# Piston Seals



## LCT (Jul 23, 2008)

What is normally used to seal the pistons? My design will actually allow the piston to rotate as well as move up and down. I'm worried about premature wear as much as I am about sealing the piston. Just to make matters worse, I'm hoping to not use oil because I wanna reuse my water.


----------



## Bogstandard (Jul 23, 2008)

Not using lubrication just might be your stumbling block.

The materials you are going to use then have to have their own built in lubrication, or use the condensing water as the lubricant.

Maybe you could get away with cast iron for the cylinder and the same for the piston ring and piston. Or maybe you could use graphited yarn for the ring, but I wouldn't know how long that would last.

A very difficult proposition as I can see premature wear raising it's ugly head very quickly.

John


----------



## LCT (Jul 23, 2008)

Hmmmm
How about a PTFE o-ring? Mcmaster Carr says it's excelent for steam, and is self lubricating.... Might be just the ticket.


----------



## Bogstandard (Jul 23, 2008)

The piston ring is the least of your worries.

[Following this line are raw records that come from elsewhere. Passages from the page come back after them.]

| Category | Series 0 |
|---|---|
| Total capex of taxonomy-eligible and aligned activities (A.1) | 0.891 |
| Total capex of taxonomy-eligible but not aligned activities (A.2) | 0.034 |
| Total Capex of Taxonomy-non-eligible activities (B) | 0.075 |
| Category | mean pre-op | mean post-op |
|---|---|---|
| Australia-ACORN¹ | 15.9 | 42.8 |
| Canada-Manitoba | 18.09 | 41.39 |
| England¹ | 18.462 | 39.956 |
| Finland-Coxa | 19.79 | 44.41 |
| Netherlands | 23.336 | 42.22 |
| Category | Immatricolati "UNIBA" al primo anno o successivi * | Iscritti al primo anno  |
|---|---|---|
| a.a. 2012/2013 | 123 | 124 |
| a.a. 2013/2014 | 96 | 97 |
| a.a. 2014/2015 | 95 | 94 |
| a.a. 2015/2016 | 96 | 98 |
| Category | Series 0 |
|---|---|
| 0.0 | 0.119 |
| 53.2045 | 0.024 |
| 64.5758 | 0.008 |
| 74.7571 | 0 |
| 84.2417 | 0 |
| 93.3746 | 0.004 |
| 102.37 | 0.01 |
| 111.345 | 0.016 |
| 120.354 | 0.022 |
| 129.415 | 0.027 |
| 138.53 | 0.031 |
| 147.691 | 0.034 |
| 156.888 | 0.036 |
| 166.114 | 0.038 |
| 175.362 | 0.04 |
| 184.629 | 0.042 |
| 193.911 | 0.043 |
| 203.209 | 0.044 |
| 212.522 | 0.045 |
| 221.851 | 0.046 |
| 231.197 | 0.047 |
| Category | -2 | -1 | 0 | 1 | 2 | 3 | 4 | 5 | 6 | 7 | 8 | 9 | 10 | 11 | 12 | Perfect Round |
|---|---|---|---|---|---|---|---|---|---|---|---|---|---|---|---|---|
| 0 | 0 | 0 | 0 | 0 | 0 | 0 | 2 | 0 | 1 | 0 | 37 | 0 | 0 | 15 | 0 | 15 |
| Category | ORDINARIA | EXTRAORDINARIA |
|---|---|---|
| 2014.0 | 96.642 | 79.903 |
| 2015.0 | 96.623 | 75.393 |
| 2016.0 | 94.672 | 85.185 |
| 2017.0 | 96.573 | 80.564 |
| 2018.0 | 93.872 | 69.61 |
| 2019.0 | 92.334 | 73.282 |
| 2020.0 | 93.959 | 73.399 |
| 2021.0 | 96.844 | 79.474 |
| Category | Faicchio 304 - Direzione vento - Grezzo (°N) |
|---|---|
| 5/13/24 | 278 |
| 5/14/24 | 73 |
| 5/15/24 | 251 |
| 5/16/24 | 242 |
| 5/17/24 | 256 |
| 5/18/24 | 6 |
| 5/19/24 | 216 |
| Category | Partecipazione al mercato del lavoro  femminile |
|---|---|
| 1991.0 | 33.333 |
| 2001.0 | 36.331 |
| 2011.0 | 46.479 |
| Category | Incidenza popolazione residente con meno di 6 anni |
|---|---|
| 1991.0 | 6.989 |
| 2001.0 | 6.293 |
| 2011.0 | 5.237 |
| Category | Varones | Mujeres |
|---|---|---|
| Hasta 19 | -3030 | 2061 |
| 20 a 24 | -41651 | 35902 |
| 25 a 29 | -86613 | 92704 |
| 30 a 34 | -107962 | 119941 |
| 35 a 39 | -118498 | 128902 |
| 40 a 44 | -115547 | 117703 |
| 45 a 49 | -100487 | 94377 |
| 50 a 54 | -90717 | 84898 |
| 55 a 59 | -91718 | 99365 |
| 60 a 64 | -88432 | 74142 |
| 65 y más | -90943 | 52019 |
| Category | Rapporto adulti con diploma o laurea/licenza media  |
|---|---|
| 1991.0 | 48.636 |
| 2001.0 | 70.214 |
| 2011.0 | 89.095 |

It is the metal to metal contact, without lubrication and using live steam that will be the stumbling block. A slight mismatch of materials, surface finish and clearances and you will end up with a solid immovable lump of metal.

John


----------



## Dhow Nunda wallah (Sep 22, 2008)

Before I open my mouth too wide here, please let me make it quite clear, that the following was over 30 years ago.
Memory has not improved 

I did work on (full size) steam donkeys, boiler feed pumps in an oil refinery.
These used a unit called a colgraf lubricator (a quick google yields nothing)
They were a quite simple metering pump which injected colloidal graphite into the steam chest.
Colloidal graphite being, simply powdered graphite suspended in water.

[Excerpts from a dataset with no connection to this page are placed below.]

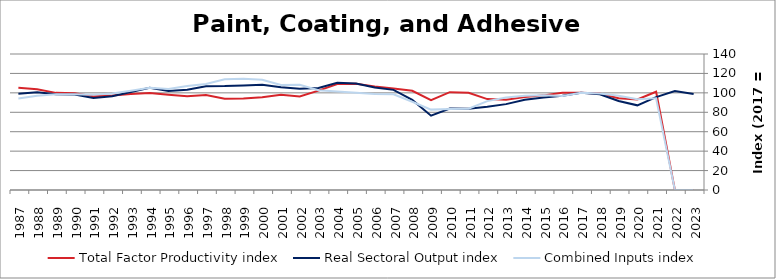
| Category | Total Factor Productivity index | Real Sectoral Output index | Combined Inputs index |
|---|---|---|---|
| 2023.0 | 0 | 98.891 | 0 |
| 2022.0 | 0 | 101.956 | 0 |
| 2021.0 | 101.162 | 95.568 | 94.47 |
| 2020.0 | 93.189 | 87.163 | 93.534 |
| 2019.0 | 94.42 | 91.699 | 97.118 |
| 2018.0 | 99.29 | 98.605 | 99.31 |
| 2017.0 | 100 | 100 | 100 |
| 2016.0 | 100.223 | 97.06 | 96.844 |
| 2015.0 | 97.417 | 95.127 | 97.648 |
| 2014.0 | 95.606 | 92.81 | 97.075 |
| 2013.0 | 92.833 | 88.385 | 95.209 |
| 2012.0 | 93.576 | 85.629 | 91.507 |
| 2011.0 | 100.069 | 83.751 | 83.694 |
| 2010.0 | 100.676 | 83.874 | 83.311 |
| 2009.0 | 92.412 | 76.465 | 82.744 |
| 2008.0 | 102.072 | 92.772 | 90.889 |
| 2007.0 | 104.603 | 103.066 | 98.531 |
| 2006.0 | 106.67 | 105.43 | 98.838 |
| 2005.0 | 109.456 | 109.57 | 100.104 |
| 2004.0 | 109.003 | 110.477 | 101.353 |
| 2003.0 | 102.276 | 105.018 | 102.68 |
| 2002.0 | 96.305 | 104.255 | 108.255 |
| 2001.0 | 98.021 | 105.89 | 108.029 |
| 2000.0 | 95.594 | 108.456 | 113.455 |
| 1999.0 | 94.086 | 107.693 | 114.462 |
| 1998.0 | 93.895 | 106.966 | 113.921 |
| 1997.0 | 97.813 | 106.837 | 109.226 |
| 1996.0 | 96.399 | 103.237 | 107.094 |
| 1995.0 | 97.965 | 101.846 | 103.961 |
| 1994.0 | 99.864 | 105.147 | 105.291 |
| 1993.0 | 98.859 | 100.943 | 102.108 |
| 1992.0 | 97.329 | 96.612 | 99.263 |
| 1991.0 | 96.583 | 94.708 | 98.059 |
| 1990.0 | 99.487 | 98.184 | 98.69 |
| 1989.0 | 99.983 | 98.481 | 98.497 |
| 1988.0 | 103.73 | 100.55 | 96.934 |
| 1987.0 | 105.319 | 99.097 | 94.092 |

Hope this will help, or perhaps give you another angle of attack.
Rgds, Lin


----------



## Maryak (Sep 22, 2008)

LCT,

Up until 12 months ago I was running a 1000hp steam tug. the engine is a 3 cylinder triple expansion reciprocating steam engine. The engine uses the water contained in the steam for piston and cylinder, (Cast iron), lubrication and has done for the last 60 years, of course flat out is 140rpm so piston speeds are not huge. After exit from the condenser the water enters what is called a hot well. In the hot well over the feed pump suctions are removable hessian filters which trap any stray lube oil or fuel oil, (coming from auxiliary machinery such as feed pumps fuel pumps and heaters). When you reckon the filter has trapped as much oil as it can you quickly change it for a spare and wash the dirty one in soap and water.

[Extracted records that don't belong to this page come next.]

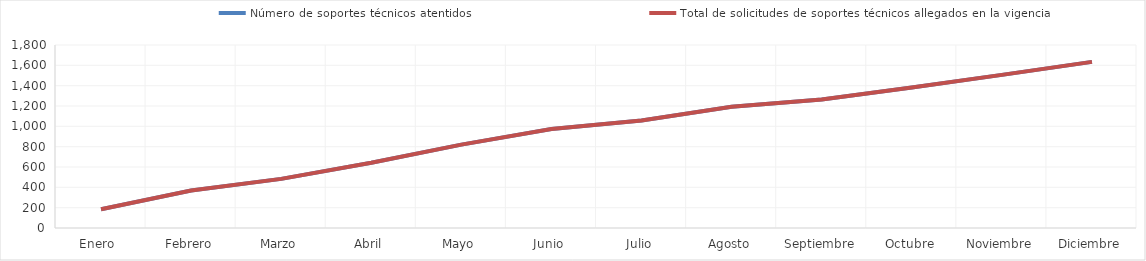
| Category | Número de soportes técnicos atentidos | Total de solicitudes de soportes técnicos allegados en la vigencia |
|---|---|---|
| Enero  | 184 | 184 |
| Febrero | 368 | 368 |
| Marzo | 483 | 483 |
| Abril | 641 | 641 |
| Mayo | 820 | 820 |
| Junio | 974 | 974 |
| Julio | 1057 | 1057 |
| Agosto | 1193 | 1193 |
| Septiembre | 1264 | 1264 |
| Octubre | 1381 | 1381 |
| Noviembre | 1506 | 1506 |
| Diciembre | 1634 | 1634 |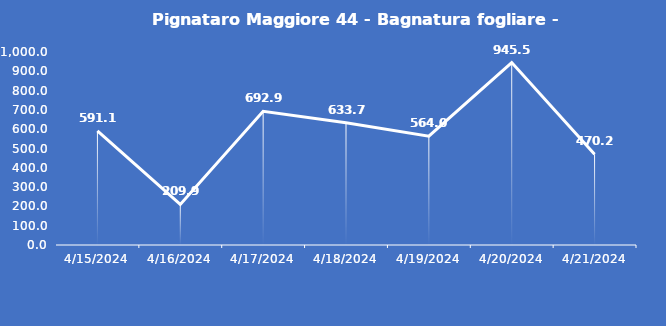
| Category | Pignataro Maggiore 44 - Bagnatura fogliare - Grezzo (min) |
|---|---|
| 4/15/24 | 591.1 |
| 4/16/24 | 209.9 |
| 4/17/24 | 692.9 |
| 4/18/24 | 633.7 |
| 4/19/24 | 564 |
| 4/20/24 | 945.5 |
| 4/21/24 | 470.2 |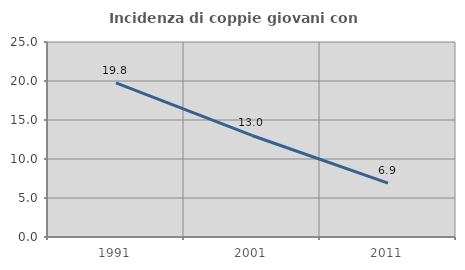
| Category | Incidenza di coppie giovani con figli |
|---|---|
| 1991.0 | 19.757 |
| 2001.0 | 13.018 |
| 2011.0 | 6.906 |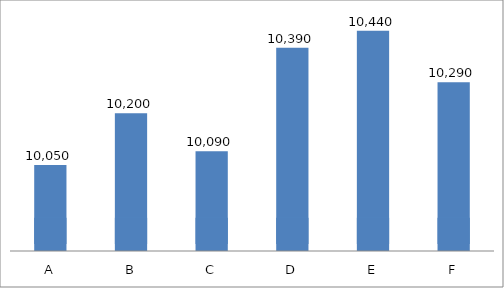
| Category | Umsatz, T€ |
|---|---|
| A | 10050 |
| B | 10200 |
| C | 10090 |
| D | 10390 |
| E | 10440 |
| F | 10290 |

In non condensing engines and engines using superheated steam, it is normal to use a cylinder oil, (pretty thick and made from brightstock), in the piston and ring area. The easiest one to fit is a displacement lubricator.

You can see one hanging off the front of the steam chest on my 1st model, a mill engine.







Here is a sketch and explanation of the beasty






Hope this helps if you use superheat you would be well advised to use lubrication.


----------



## Mcgyver (Sep 22, 2008)

> 'm hoping to not use oil because I wanna reuse my water.



Lin's idea is interesting, didn't know about that - i bet having worked on full size 'real' equipment there's lots of tidbits us modellers don't know

you can reuse your water with oil, what do the marine engines call it.....hot tank? you just need a hot tank to separate the water and oil - I'd not want to run machinery, especially something I'd put a lot of time into, without a really good lubrication system.

ooops, hot tank!


----------



## majorm (Dec 27, 2012)

I know this is an OLD post but can you describe how the "hot tank" works?  I cant find any real info or pictures so far with a search on yahoo.  I have a similar issue with a engine I want to make.


----------



## aonemarine (Dec 27, 2012)

look for the centrifugal oil seperator used on the barrett steam car....


----------